Perhaps it wasn't intended as an excuse at all - more like a covert threat. Me, I'm an important member of the government, I make important decisions affecting people's lives, you'd better be nice to me or else ...

Next time he gets caught, I think he should say he'd been chatting to his mum. I've never met his mother, as far as I know, but I feel sure she would commit perjury for him if necessary. Surely nobody else would?

Justice

A van driver has been jailed for causing death by dangerous driving. After a heavy night drinking, he reported to work as normal; after recklessly using his mobile phone, he appears to have dozed off at the wheel, colliding with a family car and forcing it off the road. The only survivor was an 8-year-old boy; he has lost his parents and siblings, and is being cared for by his grandparents.
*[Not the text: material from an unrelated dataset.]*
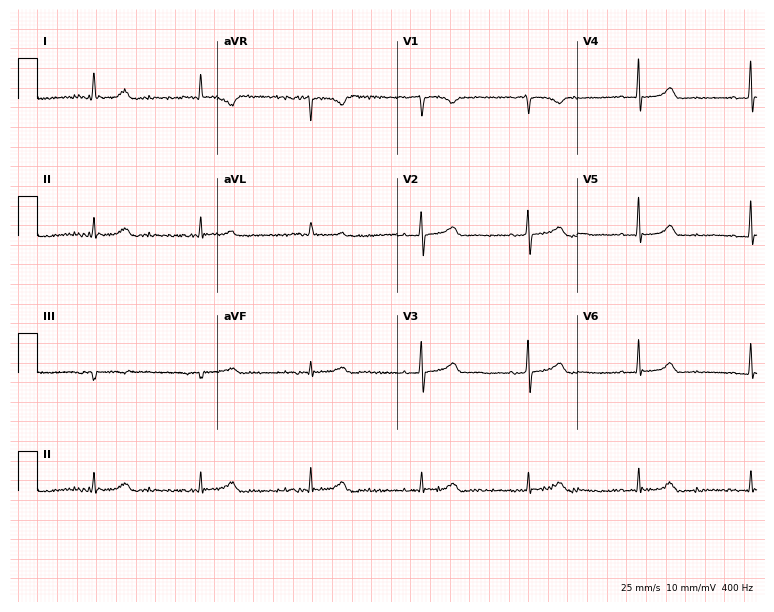
Electrocardiogram (7.3-second recording at 400 Hz), a female, 81 years old. Interpretation includes atrial fibrillation.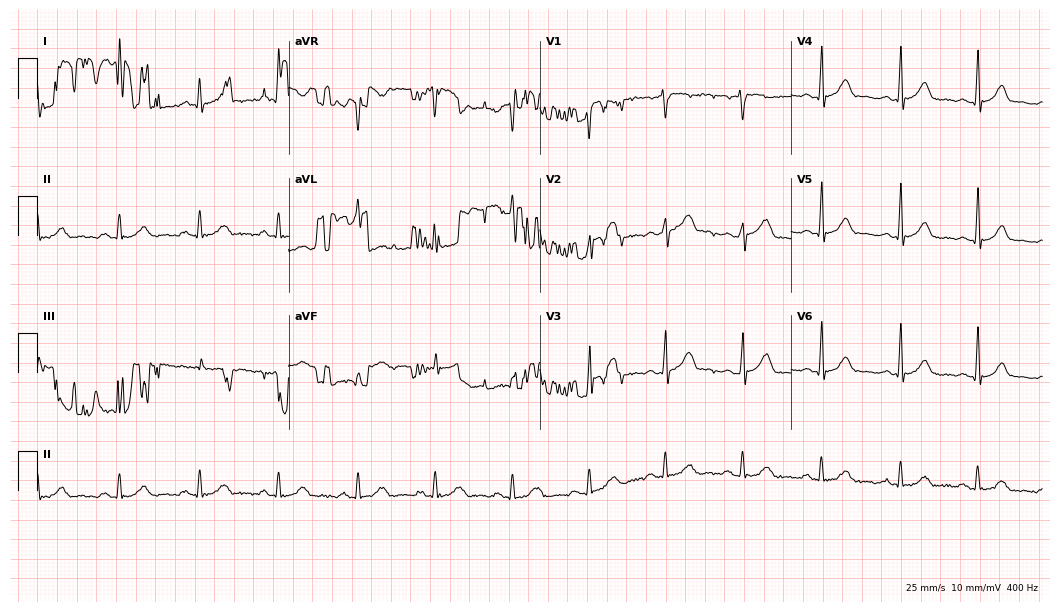
Electrocardiogram, a male, 45 years old. Of the six screened findings (first-degree AV block, right bundle branch block, left bundle branch block, sinus bradycardia, atrial fibrillation, sinus tachycardia), none is recorded.

Source: BBC News November 2nd, 2007

Of course it is right that the van driver should go to prison. But what about the boy? I think there would be greater justice if the van driver had to work for the next ten years (not driving obviously) and paying child support to the boy's grandparents. (I never thought I'd be finding more work for the Child Support Agency, but there you go.) Once the boy has grown up, then the van driver can serve his sentence in prison.

The way our legal system works, of course, a solution like this simply isn't available. We are (perhaps rightly) wary of giving too much initiative to judges, who are required to adhere to complicated legislation and procedure, with sub-optimal results in particular cases. So I have a nostalgic fantasy of some system of village elders that might be able to produce real justice in particular cases.